Alih-alih, tim menemukan bahwa otak anak-anak diorganisir di sekitar hub, seperti sistem lalu lintas yang efisien atau jejaring sosial. Anak-anak yang memiliki hub otak yang terhubung dengan baik memiliki kesulitan kognitif yang sangat spesifik, seperti keterampilan mendengar yang buruk, atau tidak memiliki kesulitan kognitif sama sekali.
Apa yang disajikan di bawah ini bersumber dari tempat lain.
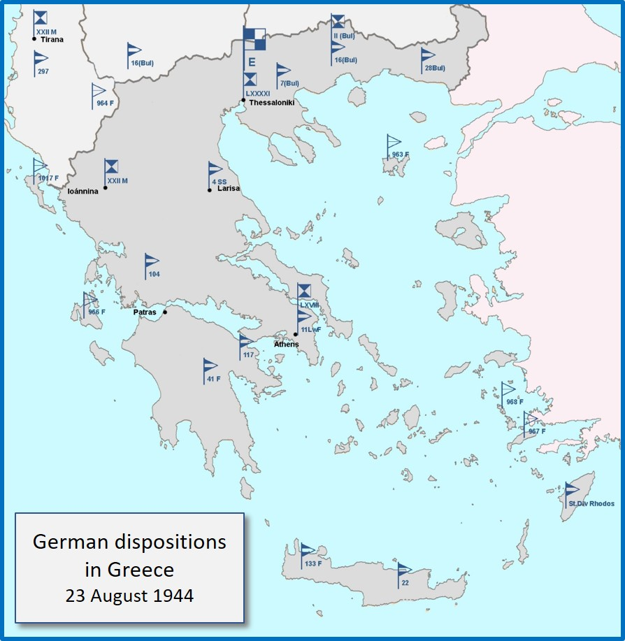 German dispositions in Greece 23 August 1944

Sebaliknya, anak-anak dengan hub yang kurang terhubung – seperti stasiun kereta dengan sedikit atau koneksi yang buruk – memiliki masalah kognitif yang luas dan parah.
“Para ilmuwan ini sudah berdebat selama beberapa waktu bahwa ada daerah tertentu pada otak yang memprediksi memiliki kelainan atau kesulitan belajar tertentu, tetapi kami sudah membuktikan bahwa ini bukan masalahnya,” kata Dr Duncan Astle, penulis senior studi ini. “Faktanya, jauh lebih penting untuk mempertimbangkan bagaimana area otak ini terhubung – khususnya, apakah mereka terhubung melalui hub. Tingkat kesulitan belajar sangat terkait dengan keterhubungan hub ini, kami pikir karena hub ini memainkan kunci peran dalam berbagi informasi antar area otak. “
Dr Astle mengatakan bahwa salah satu implikasi dari pekerjaan mereka adalah bahwa itu menyarankan bahwa intervensi harus kurang bergantung pada label diagnostik.
“Menerima diagnosis adalah penting bagi keluarga. Ini dapat memberikan pengakuan profesional untuk kesulitan anak dan membuka pintu untuk dukungan spesialis. Tetapi dalam hal intervensi khusus, misalnya dari guru anak, mereka dapat menjadi gangguan.
“Lebih baik untuk melihat bidang kesulitan kognitif mereka dan bagaimana hal ini dapat didukung, misalnya menggunakan intervensi khusus untuk meningkatkan keterampilan mendengarkan atau kompetensi bahasa, atau pada intervensi yang akan baik untuk seluruh kelas, seperti bagaimana cara mengurangi pekerjaan tuntutan ingatan selama belajar. “
Temuan ini dapat menjelaskan mengapa perawatan obat belum terbukti efektif untuk gangguan perkembangan. Methylphenidate (Ritalin), misalnya, yang digunakan untuk mengobati ADHD, tampaknya mengurangi hiperaktivitas, tetapi tidak memulihkan kesulitan kognitif atau meningkatkan kemajuan pendidikan. Obat-obatan cenderung menargetkan tipe sel saraf tertentu, tetapi akan berdampak kecil pada organisasi ‘berbasis hub’ yang telah muncul selama bertahun-tahun.
Meskipun ini adalah pertama kalinya hub dan koneksinya terbukti memainkan peran kunci dalam kesulitan belajar dan gangguan perkembangan, pentingnya mereka dalam gangguan otak menjadi semakin jelas dalam beberapa tahun terakhir. Peneliti Cambridge sebelumnya telah menunjukkan bahwa mereka juga memainkan peran penting dalam gangguan kesehatan mental yang mulai muncul selama masa remaja, seperti skizofrenia.
Penelitian ini didanai oleh Medical Research Council.